Parents raise another issue with me all of the time. Children, in Dublin and elsewhere, are obliged to go on long bus journeys every day. Some children may like and enjoy that. It is, however, very demanding on a child on the ASD spectrum who might have particular sensitivities to lights, movement, noise or traffic, to have to be on a bus for an hour or an hour and a half twice a day. I am sure it is something the educational experts have factored in. Parents usually welcome their child being in a special school but it is a very long journey.
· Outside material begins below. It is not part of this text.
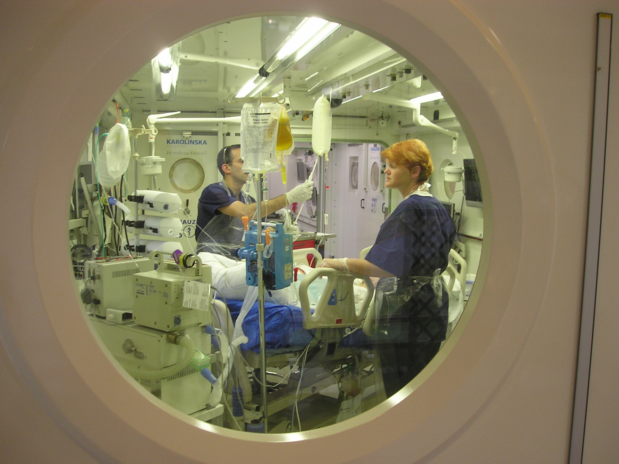 Komora 5

As Minister for Social Protection, I carried out a review, with the chief medical officer of the Department, on the domiciliary care allowance. It was changed at the time to specifically include the behavioural disorders that many of us have only learned of in relatively recent years. I am not sure those behavioural disorders are fully accounted for and recognised by the Department of Education and Skills. The Department of Education and Skills recognises autism spectrum disorders now but perhaps 20 years ago it did not. Behavioural issues, therefore, need some expert attention. In the UK, many children are being excluded from school and much subsequent analysis suggests that some of those children have behavioural issues that could be helped were they to receive expert help.
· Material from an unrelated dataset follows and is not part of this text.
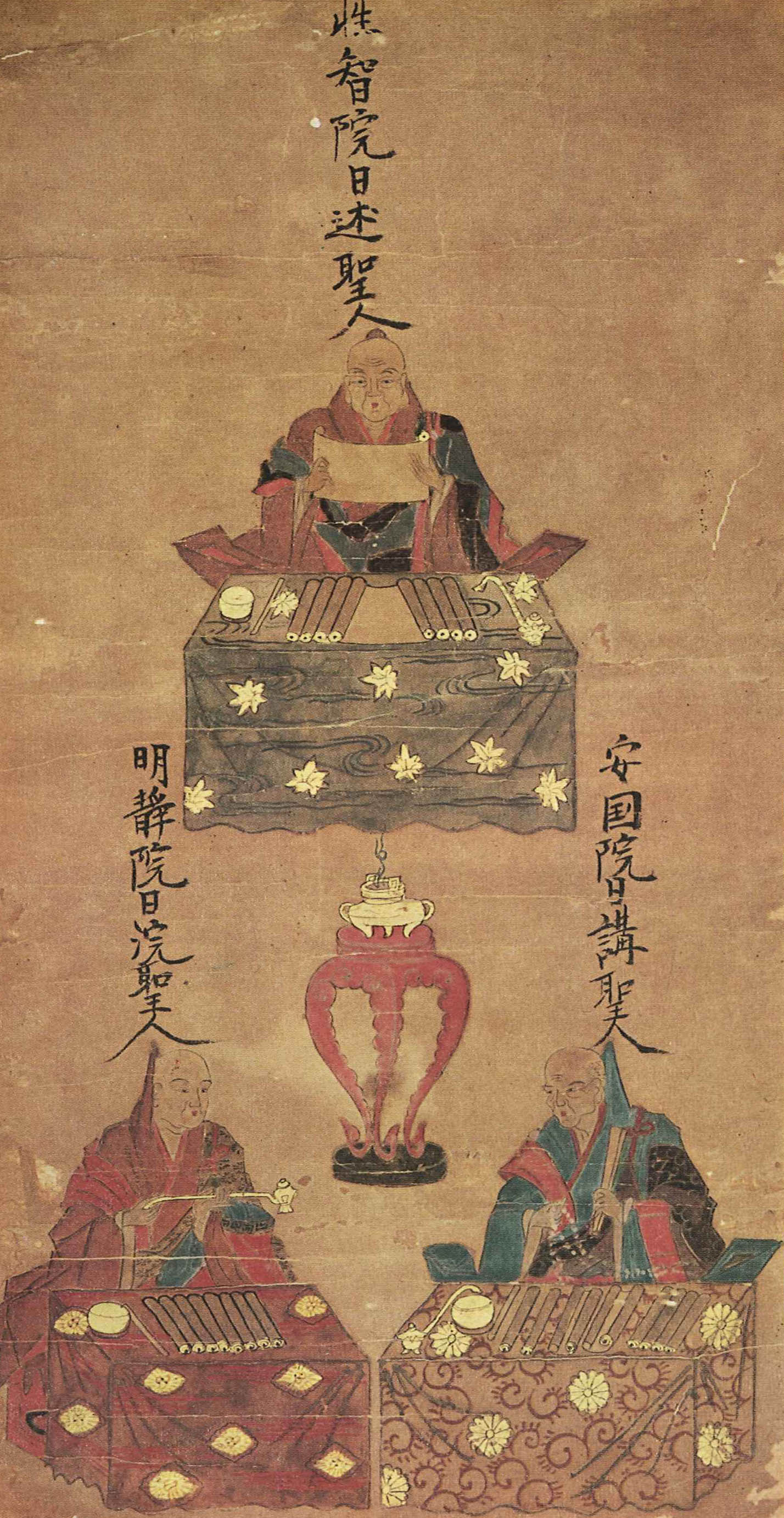 不受不施 安国院日講

It is very difficult for a school when staff and other pupils have to deal with a situation like that. It is not always easy. Nobody wants to see children being expelled from school or being excluded. Equally, no one wants parents to be told that their child can only be in school for an hour, that a parent has to be on the premises ready to intervene, should that be required, or be available to stay in the school if the child cannot be taken home. I am sure the staff in the Department have probably discussed this at great length. I like the idea of a nursing presence. That was always available in the specialist primary schools attached to the traditional institutions which provided care for children with intellectual and other disabilities. It makes a lot of sense to have qualified, experienced and skilled nurses available. I appreciate that it would probably be expensive. It is something, however, that needs to be examined and considered.

I return to my experience in the then Department of Social Protection during the examination of the domiciliary care allowance. By consulting with various people with great experience in the field in a range of different countries, it was possible to make vast improvements in who qualified for the allowance. That took some of the pressure off of the families and gave them an acknowledged support. I think the same thing is happening in the area of schools. We are at the beginning of further and better developments. I know many special needs assistants, SNAs. They give enormous support to children and are very important in the life of a school, both for the other children and for the school staff. There should be a focus on providing much more training capacity and opportunities to SNAs because many of us are aware of the great care they give to children. I refer also to school secretaries and the care they too give to children and to children with special needs in particular. If they can be included in the positive developments to come, that would pay major dividends in developing our understanding of how, as a society, we can best respond to special needs. That would be to everybody's benefit.